Je ne le savais pas, mais c'est en France que Dionne Warwick a lancé sa carrière internationale. Grâce à Marlene Dietrich, dont le chef d'orchestre était Burt Baccarach, elle a été  à l'affiche du spectacle Les idoles des jeunes à partir du 13 décembre 1963 à L'Olympia. C'était le début d'une longue histoire avec la salle parisienne. A la fin 1964, elle y avait été six fois à l'affiche. En 1966, elle y a enregistré Dionne Warwick in Paris. Elle s'y produisait encore en 2012.


En 1963 dans le Sacha Distel show, Dionne Warwick et Sacha Distel chantent en duo Yeah yeah yeah yeah, puis Que reste-t-il de nos amours ? / I wish you love, en imitant (plutôt mal) Maurice Chevalier et Marlene Dietrich. L'introduction par Claude Brasseur de cette dernière chanson est dans le même mauvais esprit que la pochette du 45 tours, avec une "Marlene" annoncée comme "un petit peu plus bronzée que d'habitude"...

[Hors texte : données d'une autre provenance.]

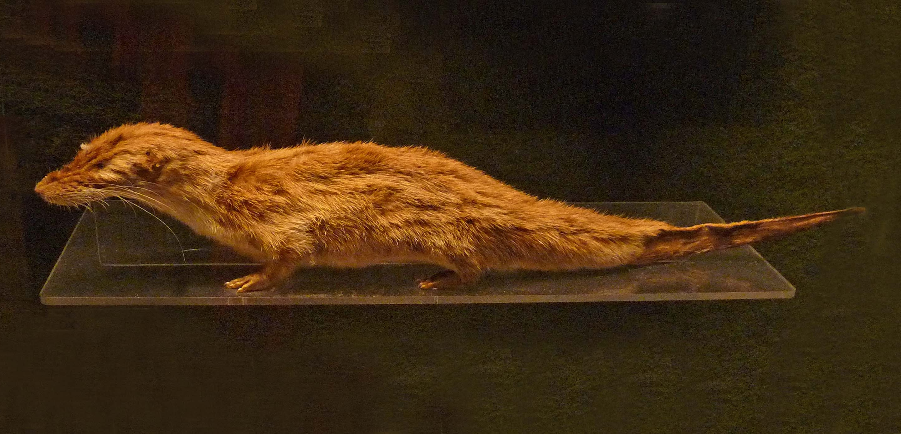 Potamogale velox, mâle, Cameroun, 1904, au Musée zoologique de Strasbourg
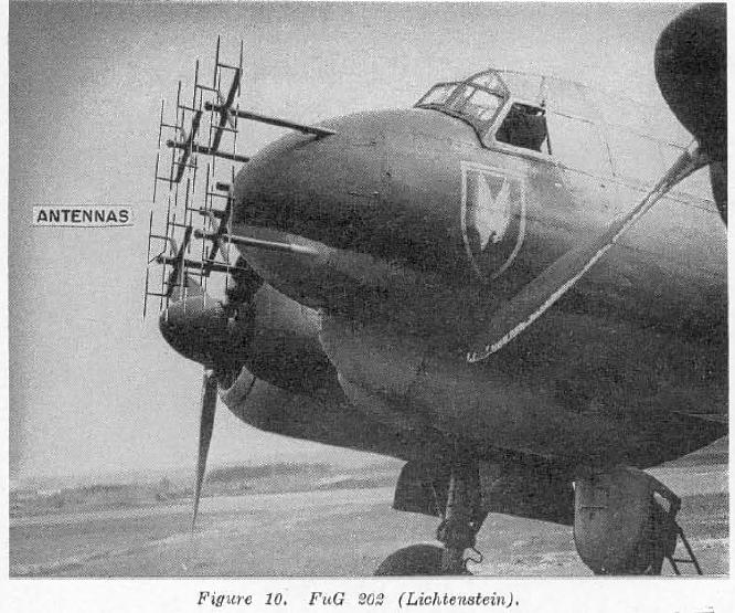 Antennenanlage für Bordradar FuG 202 "Lichtenstein B/C" an einer Junkers Ju 88

Dionne Warwick en concert au 27 Club à Knokke-le-Zoute, première diffusion le 31 décembre 1964 sur la RTBF.
Titres : Don’t make me over, This empty place, People, A house is not a home, Any old time of day, Anyone who had a heart, Walk on by, What’d I say.





2 commentaires:

Pol Dodu a dit…

Après avoir publié cette chronique, voici la première information sur laquelle je tombe : "Condamnations unanimes après la représentation de la députée LFI Danièle Obono en esclave dans « Valeurs Actuelles »".
Comme quoi les temps ne changent pas tant que ça...

Monsieur Vinyle a dit…

Ou alors une maison de disques tellement pressée de capitaliser sur un hit se dépêche de mettre n'importe quelle photo.
Ce n'est pas la seule erreur, volontaire ou pas de photo de pochette loin de là.
L'histoire de l'économie discographique en est truffée.
Pas forcément du racisme..
Entre le nier et le voir partout, éternel problème.